Corriere della Sera, 14 ottobre 2025

La polemica scatenata da alcune frasi della ministra della Famiglia e l’immensa opera di recupero della memoria della Shoah che rappresenta un’alta forma di giustizia per tante vittime innocenti. Ci auguriamo fortemente che la polemica, scatenata da alcune frasi pronunciate ieri dalla ministra della Famiglia, Eugenia Roccella, si ricomponga velocemente. Siamo sicuri che la ministra avrà modo di circostanziare il suo pensiero e di scusarsi con la senatrice Liliana Segre per aver definito delle gite (evidentemente inutili o semplicemente di svago) tutti i viaggi di studio organizzati da tante scuole italiane nei campi di concentramento e di sterminio nazisti, nei luoghi della Shoah.

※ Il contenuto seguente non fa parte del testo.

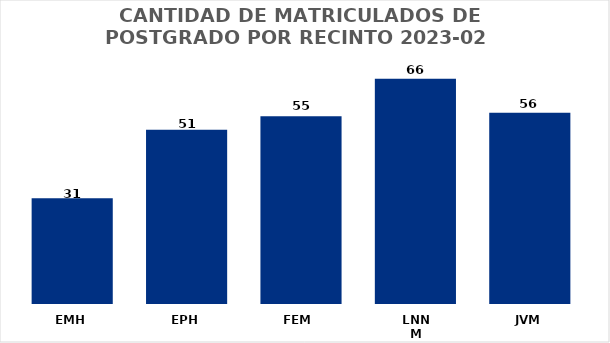
| Category | Series 0 |
|---|---|
| EMH | 31 |
| EPH | 51 |
| FEM  | 55 |
| LNNM | 66 |
| JVM | 56 |
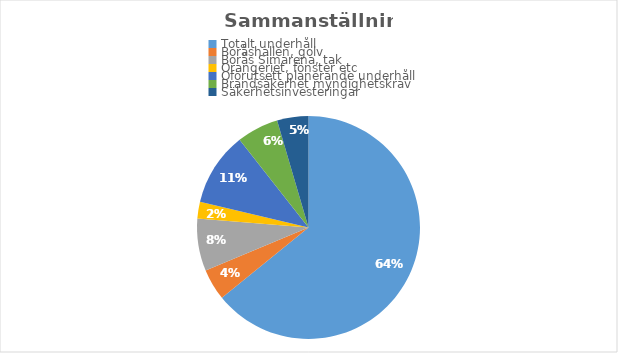
| Category | Series 0 |
|---|---|
| Totalt underhåll  | 42342452 |
| Boråshallen, golv | 3000000 |
| Borås Simarena, tak | 5000000 |
| Orangeriet, fönster etc | 1600000 |
| Oförutsett planerande underhåll | 7057548 |
| Brandsäkerhet myndighetskrav | 4000000 |
| Säkerhetsinvesteringar | 3000000 |

Ritenere che l’immensa opera di recupero della memoria, svolta in questi anni da tante istituzioni, sia equivalsa a una subdola campagna della sinistra per identificare l’origine dell’antisemitismo solo nel Fascismo, offende l’intelligenza comune.

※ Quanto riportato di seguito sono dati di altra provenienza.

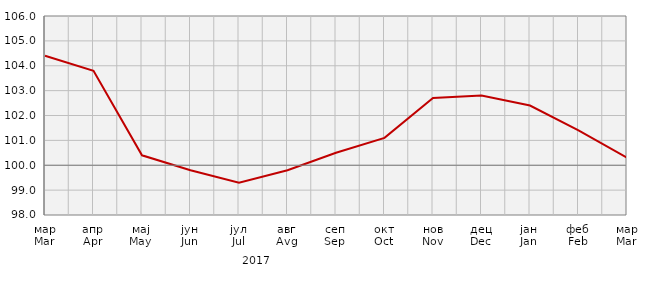
| Category | Индекси цијена произвођача
Producer price indices |
|---|---|
| мар
Mar | 104.4 |
| апр
Apr | 103.8 |
| мај
May | 100.4 |
| јун
Jun | 99.8 |
| јул
Jul | 99.3 |
| авг
Avg | 99.8 |
| сеп
Sep | 100.5 |
| окт
Oct | 101.1 |
| нов
Nov | 102.7 |
| дец
Dec | 102.8 |
| јан
Jan | 102.4 |
| феб
Feb | 101.4 |
| мар
Mar | 100.3 |

La memoria onesta e critica di ciò che è accaduto in momenti tragici e bui anche della nostra storia, rappresenta un’alta forma di giustizia per tante vittime innocenti, non solo ebrei, della furia nazionalista del Novecento. Un monito prezioso da trasmettere alle nuove generazioni, ancora più indispensabile oggi che ci troviamo a combattere nuove forme di antisemitismo. Se ci si divide, se si avanzano dubbi sulla bontà di tante iniziative, se si istillano infondati sospetti di strumentalità politica, non si fa altro che offrire terreno fertile persino al negazionismo. Non avremo mai una memoria condivisa di quel periodo ma almeno uno straccio di memoria comune, che non offuschi o persino cancelli pagine dolorose, è necessario al nostro vivere civile.

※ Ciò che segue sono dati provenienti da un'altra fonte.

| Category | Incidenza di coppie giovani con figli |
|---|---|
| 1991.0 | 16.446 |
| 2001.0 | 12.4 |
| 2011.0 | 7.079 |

Chi scrive è presidente onorario del Memoriale della Shoah di Milano, aperto nei sotterranei della stazione Centrale di Milano. Un luogo - da cui vennero deportati ebrei, altre minoranze, rom, sinti, prigionieri politici del regime fascista e repubblichino - rimasto intatto e sconosciuto fino alla fine del secolo scorso. Se oggi esiste, ed è meta di tanti pellegrinaggi della memoria, lo si deve all’impegno trasversale di tante persone e associazioni. Senza colore politico, di tutti gli orientamenti. Un’istituzione italiana. Tra coloro che nel 1944 spinsero sui vagoni della morte Liliana Segre e i propri familiari, insieme a tanti che non tornarono, non vi erano solo soldati nazisti, ma anche tanti nostri connazionali. Nel Dopoguerra ci siamo cullati troppo a lungo sull’adagio confortevole degli “italiani brava gente”. Ma non eravamo tutti brava gente.